Долго думал, как поступить: рассказать об этом уникальном случае начальству или хранить все в тайне. Я не знал, сколько может продлиться его состояние, не понимал, что ему понадобится, но предполагал, что деньги потребуются точно. Решение было принято за меня. Через неделю мне позвонили из Министерства и «попросили» с докладом в Москву. О его теме речь даже не шла, мне только напомнили, что кое-кого я должен обязательно захватить с собой, «сохраняя чрезвычайную секретность». Так мы с твоим отцом перебрались в столицу. В этот самый институт. Я начал работать.

– И какой в итоге вы поставили диагноз?

– Диагноз… – Москалев улыбнулся. – А никакого! Дело в том, что ваш отец абсолютно здоров. Нам бы с вами так! Он просто ушел в сомати9!

– И?

– Сомати— это высшая форма медитации10, при которой душа покидает физическое тело, но находится где-то неподалеку, тело при этом не разлагается, а хранится, как консервы, всегда готовое принять свою душу обратно. Оно может пребывать в таком виде миллионы лет, а душа в это время познает иные пространства, сущности и параллельные миры. То есть набирается опыта, совершенствуется и постигает истину. Известно, что в такое состояние можно войти, только практикуя очень глубокую медитацию, которая доступна лишь избранным или посвященным. Обычному человеку это недоступно!

Полковник сделал паузу, показывая, что сказанное имеет чрезвычайную важность.

– И тут мы подходим к тому, что ваш отец настоящий феномен! Он сделал то, что порой не под силу очень сильным йогам, ламам и колдунам. А он, даже не будучи буддистом, вошел в состояние сомати и пребывает в нем почти тридцать лет. Причиной, как мы предполагаем, послужил серьезнейший стресс. Но и тут мы не уверены на сто процентов.

– Возможно, – задумчиво произнес я. – Они тогда расстались с матерью. И я чувствую, что это было для него очень серьезно.

– Мы знаем. Мы изучали каждую деталь.

– А почему вы все-таки решили, что это то самое состояние сомати?

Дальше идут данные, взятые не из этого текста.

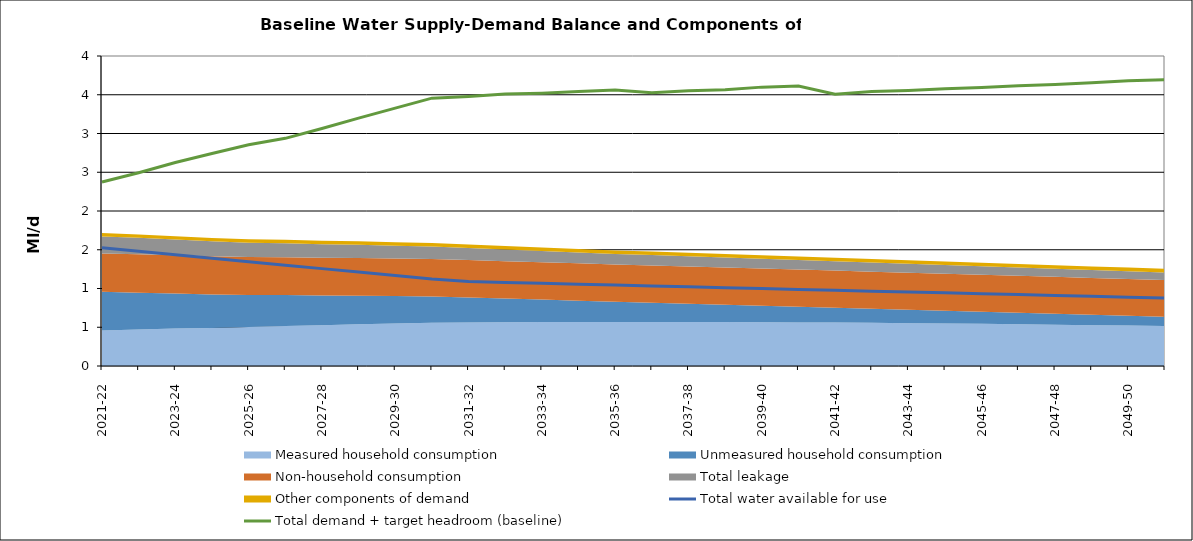
| Category | Total water available for use | Total demand + target headroom (baseline) |
|---|---|---|
| 2020-21 | 1.524 | 2.375 |
| 2021-22 | 1.48 | 2.495 |
| 2022-23 | 1.435 | 2.625 |
| 2023-24 | 1.39 | 2.742 |
| 2024-25 | 1.346 | 2.855 |
| 2025-26 | 1.301 | 2.938 |
| 2026-27 | 1.256 | 3.065 |
| 2027-28 | 1.212 | 3.198 |
| 2028-29 | 1.167 | 3.327 |
| 2029-30 | 1.122 | 3.456 |
| 2030-31 | 1.089 | 3.478 |
| 2031-32 | 1.078 | 3.509 |
| 2032-33 | 1.066 | 3.52 |
| 2033-34 | 1.055 | 3.541 |
| 2034-35 | 1.044 | 3.562 |
| 2035-36 | 1.033 | 3.526 |
| 2036-37 | 1.022 | 3.55 |
| 2037-38 | 1.011 | 3.564 |
| 2038-39 | 0.999 | 3.598 |
| 2039-40 | 0.988 | 3.612 |
| 2040-41 | 0.977 | 3.507 |
| 2041-42 | 0.966 | 3.541 |
| 2042-43 | 0.955 | 3.555 |
| 2043-44 | 0.944 | 3.579 |
| 2044-45 | 0.932 | 3.593 |
| 2045-46 | 0.921 | 3.617 |
| 2046-47 | 0.91 | 3.631 |
| 2047-48 | 0.899 | 3.655 |
| 2048-49 | 0.888 | 3.68 |
| 2049-50 | 0.877 | 3.694 |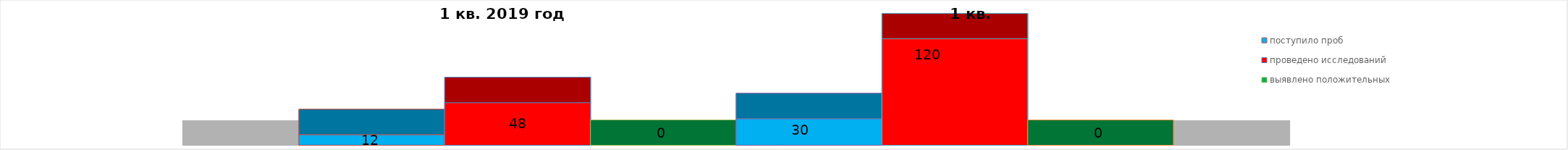
| Category | поступило проб | проведено исследований | выявлено положительных | 1 квартал 2020 год | 2016 год |
|---|---|---|---|---|---|
| 0 | 12 | 48 | 0 | 0 | 120 |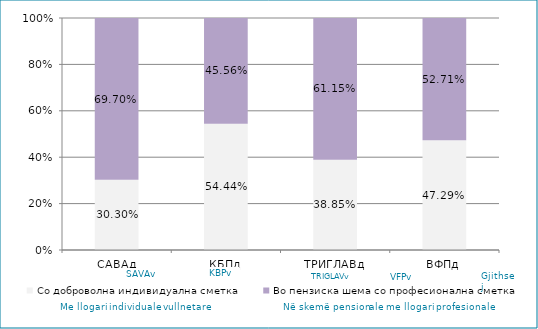
| Category | Со доброволна индивидуална сметка  | Во пензиска шема со професионална сметка |
|---|---|---|
| САВАд | 0.303 | 0.697 |
| КБПд | 0.544 | 0.456 |
| ТРИГЛАВд | 0.389 | 0.611 |
| ВФПд | 0.473 | 0.527 |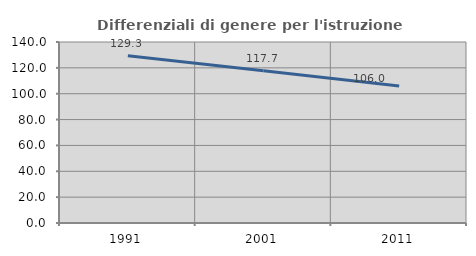
| Category | Differenziali di genere per l'istruzione superiore |
|---|---|
| 1991.0 | 129.327 |
| 2001.0 | 117.709 |
| 2011.0 | 106.04 |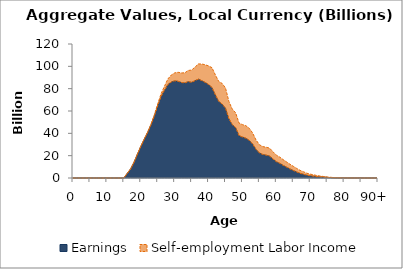
| Category | Earnings | Self-employment Labor Income |
|---|---|---|
| 0 | 0 | 0 |
|  | 0 | 0 |
| 2 | 0 | 0 |
| 3 | 0 | 0 |
| 4 | 0 | 0 |
| 5 | 0 | 0 |
| 6 | 0 | 0 |
| 7 | 0 | 0 |
| 8 | 0 | 0 |
| 9 | 0 | 0 |
| 10 | 0 | 0 |
| 11 | 0 | 0 |
| 12 | 0 | 0 |
| 13 | 0 | 0 |
| 14 | 0 | 0 |
| 15 | 0 | 0 |
| 16 | 4171.715 | 0 |
| 17 | 8115.852 | 0 |
| 18 | 14045.495 | 0 |
| 19 | 21257.979 | 103.195 |
| 20 | 28176.926 | 191.365 |
| 21 | 34608.197 | 307.416 |
| 22 | 40646.615 | 431.625 |
| 23 | 47507.478 | 590.949 |
| 24 | 55563.4 | 991.518 |
| 25 | 64740.005 | 1638.218 |
| 26 | 73053.117 | 2467.701 |
| 27 | 78650.815 | 3563.266 |
| 28 | 83694.429 | 4992.536 |
| 29 | 86016.747 | 6185.222 |
| 30 | 87015.648 | 7084.914 |
| 31 | 86639.402 | 8031.716 |
| 32 | 85510.661 | 8578.678 |
| 33 | 85148.651 | 9043.945 |
| 34 | 86340.528 | 9983.186 |
| 35 | 85701.458 | 10945.819 |
| 36 | 87152.135 | 12133.884 |
| 37 | 88549.403 | 13608.174 |
| 38 | 87205.302 | 14879.528 |
| 39 | 85605.813 | 15812.736 |
| 40 | 83727.166 | 16646.921 |
| 41 | 81105.118 | 17701.263 |
| 42 | 74494.192 | 17890.588 |
| 43 | 68615.09 | 17835.462 |
| 44 | 66283.942 | 18392.959 |
| 45 | 62519.579 | 18133.853 |
| 46 | 53093.265 | 15511.88 |
| 47 | 47806.964 | 13896.112 |
| 48 | 45159.964 | 13187.752 |
| 49 | 37928.209 | 11240.683 |
| 50 | 36666.779 | 11153.572 |
| 51 | 35669.537 | 11185.628 |
| 52 | 33737.296 | 10822.359 |
| 53 | 30507.064 | 9862.072 |
| 54 | 25756.403 | 8338.915 |
| 55 | 22451.787 | 7346.274 |
| 56 | 21075.728 | 7061.416 |
| 57 | 20479.184 | 7066.754 |
| 58 | 19679.587 | 7084.842 |
| 59 | 17056.811 | 6466.986 |
| 60 | 14634.594 | 5839.199 |
| 61 | 13166.459 | 5552.505 |
| 62 | 11395.463 | 5087.847 |
| 63 | 9781.114 | 4667.232 |
| 64 | 8160.36 | 4208.595 |
| 65 | 6752.874 | 3742.25 |
| 66 | 5418.213 | 3178.812 |
| 67 | 4189.693 | 2662.188 |
| 68 | 3337.295 | 2252.455 |
| 69 | 2512.697 | 1768.901 |
| 70 | 1978.392 | 1461.933 |
| 71 | 1610.774 | 1236.636 |
| 72 | 1255.524 | 951.316 |
| 73 | 974.61 | 731.336 |
| 74 | 770.403 | 555.418 |
| 75 | 526.567 | 407.001 |
| 76 | 340.245 | 296.857 |
| 77 | 183.612 | 203.394 |
| 78 | 91.662 | 145.568 |
| 79 | 55.165 | 92.432 |
| 80 | 50.972 | 0 |
| 81 | 51.915 | 0 |
| 82 | 44.131 | 0 |
| 83 | 31.176 | 0 |
| 84 | 17.729 | 0 |
| 85 | 6.865 | 0 |
| 86 | 1.302 | 0 |
| 87 | 0 | 0 |
| 88 | 0 | 0 |
| 89 | 0 | 0 |
| 90+ | 0 | 0 |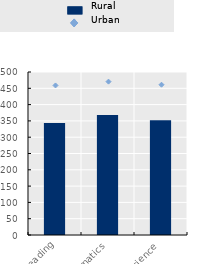
| Category | Rural |
|---|---|
| Reading | 343.59 |
| Mathematics | 368.3 |
| Science | 352.2 |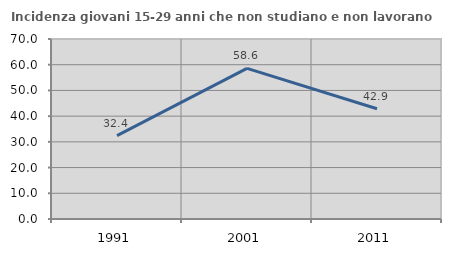
| Category | Incidenza giovani 15-29 anni che non studiano e non lavorano  |
|---|---|
| 1991.0 | 32.424 |
| 2001.0 | 58.576 |
| 2011.0 | 42.86 |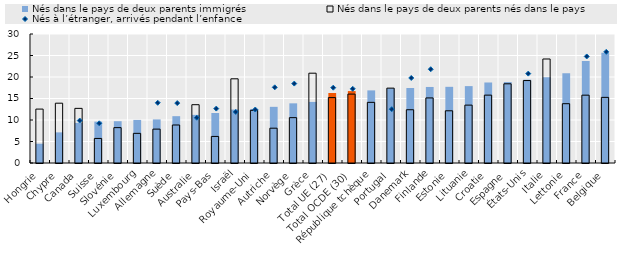
| Category | Nés dans le pays de deux parents immigrés | Nés dans le pays de deux parents nés dans le pays |
|---|---|---|
| Hongrie | 4.485 | 12.537 |
| Chypre | 7.124 | 13.907 |
| Canada | 9.331 | 12.706 |
| Suisse | 9.62 | 5.71 |
| Slovénie | 9.719 | 8.224 |
| Luxembourg | 10.018 | 6.895 |
| Allemagne | 10.138 | 7.879 |
| Suède | 10.892 | 8.838 |
| Australie | 11.195 | 13.557 |
| Pays-Bas | 11.628 | 6.179 |
| Israël | 12.43 | 19.58 |
| Royaume-Uni | 12.57 | 12.25 |
| Autriche | 13.062 | 8.093 |
| Norvège | 13.876 | 10.547 |
| Grèce | 14.207 | 20.886 |
| Total UE (27) | 16.281 | 15.207 |
| Total OCDE (30) | 16.729 | 16.023 |
| République tchèque | 16.889 | 14.106 |
| Portugal | 17.37 | 17.41 |
| Danemark | 17.436 | 12.384 |
| Finlande | 17.683 | 15.133 |
| Estonie | 17.715 | 12.141 |
| Lituanie | 17.881 | 13.461 |
| Croatie | 18.723 | 15.784 |
| Espagne | 18.831 | 18.417 |
| États-Unis | 19.376 | 19.174 |
| Italie | 19.931 | 24.189 |
| Lettonie | 20.882 | 13.792 |
| France | 23.723 | 15.775 |
| Belgique | 25.661 | 15.263 |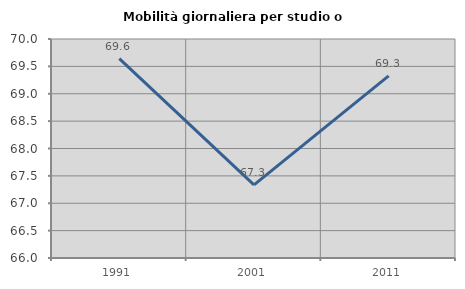
| Category | Mobilità giornaliera per studio o lavoro |
|---|---|
| 1991.0 | 69.643 |
| 2001.0 | 67.337 |
| 2011.0 | 69.326 |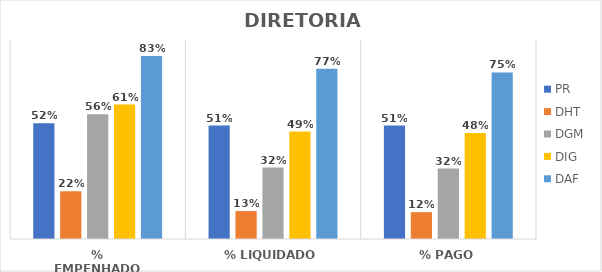
| Category | PR | DHT | DGM | DIG | DAF |
|---|---|---|---|---|---|
| % EMPENHADO | 0.523 | 0.216 | 0.564 | 0.608 | 0.828 |
| % LIQUIDADO | 0.513 | 0.126 | 0.323 | 0.486 | 0.77 |
| % PAGO | 0.513 | 0.121 | 0.319 | 0.48 | 0.754 |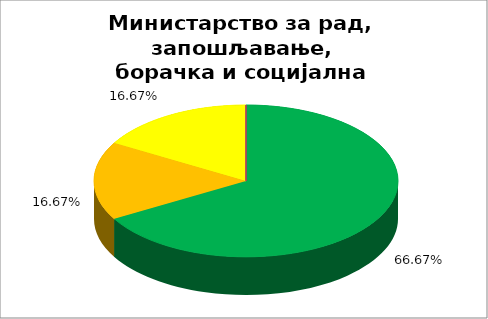
| Category | Министарство за рад, запошљавање, борачка и социјална питања  |
|---|---|
| 0 | 0.667 |
| 1 | 0.167 |
| 2 | 0.167 |
| 3 | 0 |
| 4 | 0 |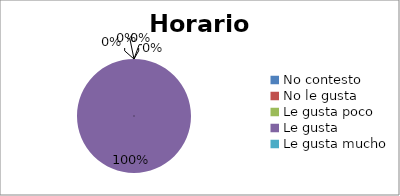
| Category | Series 0 |
|---|---|
| No contesto | 0 |
| No le gusta | 0 |
| Le gusta poco | 0 |
| Le gusta | 5 |
| Le gusta mucho | 0 |

– Понимаешь! – от волнения Москалев даже не заметил, как перешел со мной на «ты». – В состоянии сомати тело человека не просто неподвижно. Оно становится неестественно твердым и холодным. Намного тверже обычного трупа. Температура снижается до плюс четырех градусов, хотя среднестатистический homo sapiens11 умирает от переохлаждения уже при плюс двадцати, обменные процессы сводятся к нулю. Исследования подтверждают, что некоторые йоги способны «отключать» сердце, замедлять дыхание, влиять на гормональные процессы. Но это только на время и не полностью. Все эти признаки мы обнаружили у твоего отца. Возможно, двенадцать лет назад тебе было не до того, и ты бы пропустил мимо себя эту информацию. Вот, посмотри. Еще «Комсомолка»12 писала об этом в 2002 году.

Сергей Валерьевич достал из стола потертую газету и протянул ее мне. Я прочитал выделенный маркером текст:

«В сентябре 2002 года на кладбище под Улан-Удэ вскрыли могилу с телом ламы Итигэлова, умершего 78 лет назад. Медэксперты, присутствовавшие при эксгумации, были потрясены: тело российского Будды вовсе не походило на труп, пролежавший в земле почти восемь десятков лет. Его кожа была мягкой, без каких-либо признаков разложения, хрящевая ткань сохранилась идеально: нос, уши – все было на своих местах. Глазные яблоки не вытекли, пальцы рук и локтевые суставы были подвижны».

– Круто! – только и смог выдавить из себя я.

– Наверное, нам пора спуститься вниз, – тихо сказал врач.

Я все понял и поднялся.

Мы прошли по коридору и оказались у лифта.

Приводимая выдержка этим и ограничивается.